Długo mnie nie było.. Latałam, prowadziłam,
załatwiałam różne sprawy i wciąż nie miałam chwili na odpoczynek. Kilka dni temu wróciłam z urlopu, a jutro wracam
do stacjonarnej pracy.
Dziś będzie troszkę inaczej, bo nie mam do pokazania zdjęcia
scrapa (niezupełnie). Mam za to do pokazania mój dzień, [prawie] godzina po godzinie! Niestety
nie zdążyłam wziąć udziału w wyzwaniu Anti, ale podłączam się do niego pokątnie
(dzięki Anti za zmotywowanie!). Mój dzień prawie godzina po godzinie. Była sobota więc.. i dzień był luźniejszy :)
11.00 - Pobudka, prysznic i dzień dobry!
12.00 - Oh, witaj deszczowa pogodo. Herbaciane opowieści.
13.00 - Biurko - miejsce mojego istnienia ;)

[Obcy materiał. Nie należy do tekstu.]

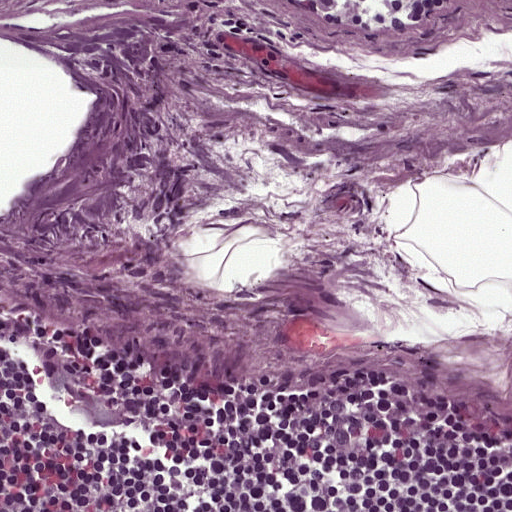
H&E-stained section of a sentinel lymph node (breast cancer), from a whole-slide image, viewed at about 20×: the field is about 0.25 mm across, about 0.49 µm per pixel.
Question: Trace the edge of each tumour region in this crop, as (x, y) points from 0 to 511.
Answer: One metastatic tumour region; its boundary, reduced to 10 corners and listed clockwise: (50, 336), (84, 366), (99, 387), (124, 398), (139, 418), (122, 434), (97, 430), (72, 414), (35, 371), (28, 347).
Tumour covers under 5% of the frame.

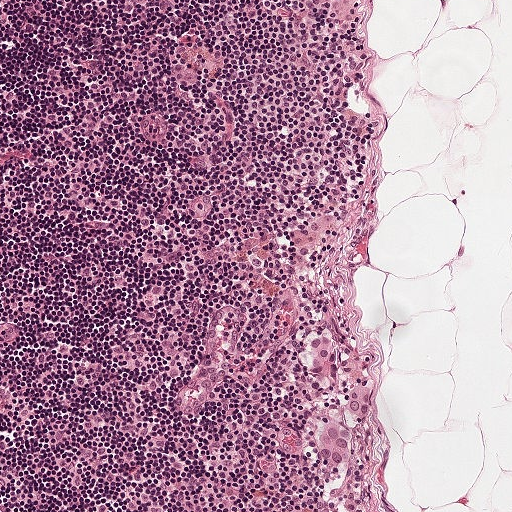
A 0.5-mm field of an H&E-stained sentinel lymph node from a breast-cancer patient (whole-slide image), shown at about 10×, about 0.97 µm per pixel.
Question: Trace the edge of each tumour region in this crop, as (x, y) points from 0 to 511.
Answer: Two metastatic tumour regions, each outlined as a closed clockwise path in crop pixels (x, y), largest first: region 1: (336, 322), (339, 337), (338, 360), (343, 372), (374, 386), (375, 402), (370, 416), (362, 420), (349, 417), (344, 408), (342, 394), (336, 384), (328, 380), (308, 379), (297, 368), (296, 363), (304, 344), (314, 329), (323, 323); region 2: (341, 414), (354, 428), (356, 434), (356, 452), (352, 468), (334, 476), (316, 476), (308, 468), (304, 456), (304, 443), (309, 428), (315, 420), (322, 415).
Tumour covers under 5% of the frame.

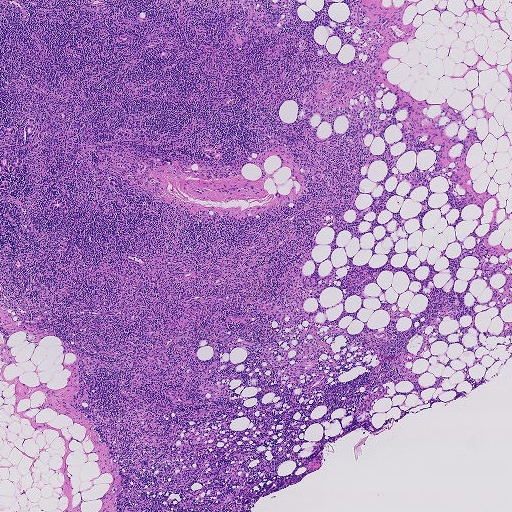
H&E-stained section of a sentinel lymph node (breast cancer), from a whole-slide image, viewed at about 2.5×: the field is about 1.9 mm across, about 3.6 µm per pixel.
Question: Trace the edge of each tumour region in this crop, as (x, y) points from 0 to 511.
Answer: Boundaries of seven metastatic tumour regions, simplified and listed clockwise, largest first: region 1: (44, 104), (48, 105), (51, 111), (57, 113), (49, 133), (38, 139), (44, 143), (42, 146), (33, 151), (29, 151), (28, 148), (20, 150), (19, 147), (25, 140), (24, 129), (28, 120), (30, 117), (37, 120), (43, 116), (46, 118), (43, 124), (50, 122), (50, 118), (42, 107); region 2: (203, 142), (206, 142), (216, 146), (223, 145), (225, 156), (215, 161), (205, 160), (203, 157), (200, 145); region 3: (137, 127), (152, 136), (150, 139), (143, 141), (114, 137), (120, 129), (123, 128), (131, 130); region 4: (6, 152), (9, 154), (9, 160), (12, 160), (23, 155), (20, 166), (14, 168), (0, 175), (0, 159); region 5: (166, 48), (169, 49), (170, 52), (170, 56), (167, 58), (163, 58), (158, 55), (155, 51), (158, 49); region 6: (64, 200), (65, 204), (63, 207), (60, 208), (53, 208), (50, 206), (50, 204), (53, 201); region 7: (15, 126), (17, 132), (17, 135), (14, 136), (1, 130).
Three more small tumour pieces are annotated here but not outlined.
Tumour covers under 5% of the frame.

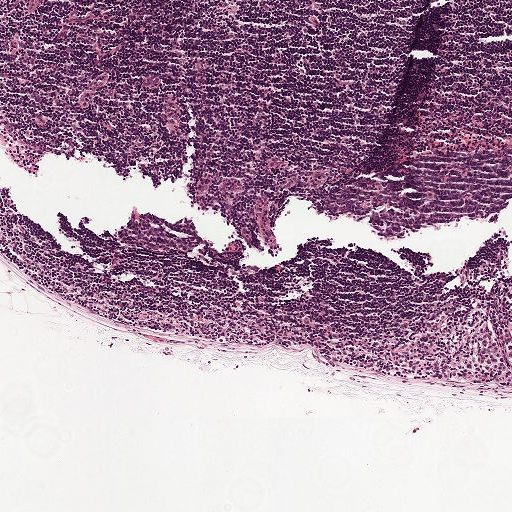
Lymph node section stained with H&E, from a whole-slide image of a breast-cancer sentinel node. Magnification about 5×, about 1 mm across the frame, about 1.9 µm per pixel.
Question: Trace the edge of each tumour region in this crop, as (x, y) points from 0 to 511.
Answer: Tumour region outline (a closed clockwise path, crop pixels): (491, 304), (511, 315), (511, 388), (436, 384), (386, 373), (366, 366), (355, 352), (354, 339), (360, 333), (410, 322), (441, 308).
Tumour covers about 5% of the frame.
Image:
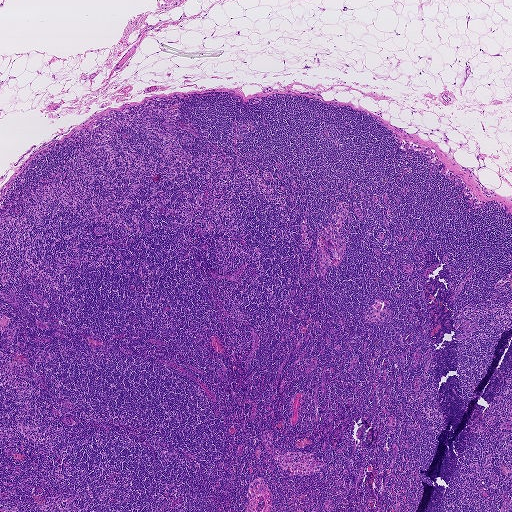
A 1.9-mm field of an H&E-stained sentinel lymph node from a breast-cancer patient (whole-slide image), shown at about 2.5×, about 3.6 µm per pixel.
Question:
Is there metastatic carcinoma in this field?
Answer:
No, this field holds no outlined metastasis.
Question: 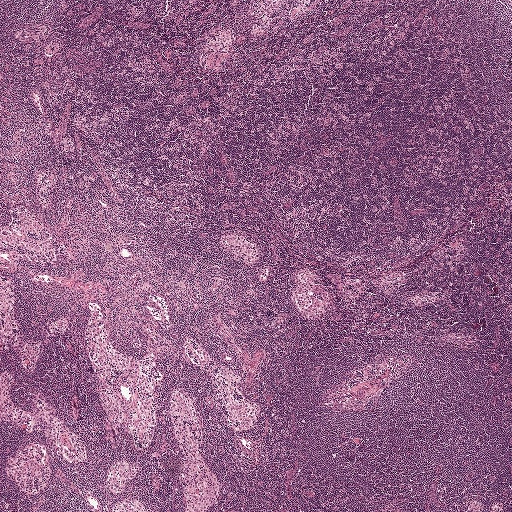
At roughly what magnification is this field shown?

Choices:
 (A) about 40×
 (B) about 2.5×
 (C) about 5×
 (D) about 10×
 (E) about 20×

Answer: (B) about 2.5×
Lymph node section stained with H&E, from a whole-slide image of a breast-cancer sentinel node. Magnification about 2.5×, about 2.0 mm across the frame, about 3.9 µm per pixel.

14.00 - Wyszło słońce, trzeba uwiecznić drzewo żółknące od wierzchołka.
15.00 - Obiad_mode_on
16.00 - Przekopuję się przez przydasie.
17.00 - Wybieram papiery.
18.00 - Bałaganię.
18.30 - Wieczorne spokojne chwile.
20.00 - Każdy potrzebuje trochę uwagi :)
21.00 - Lubię ciche wieczory w mieszkaniu..
No i koniec :) Łatwo nie było, powiem szczerze, czasem prawie zapominałam, że mam zrobić zdjęcie, ale to naprawdę fajna zabawa :) Dzięki Anti za możliwość! :)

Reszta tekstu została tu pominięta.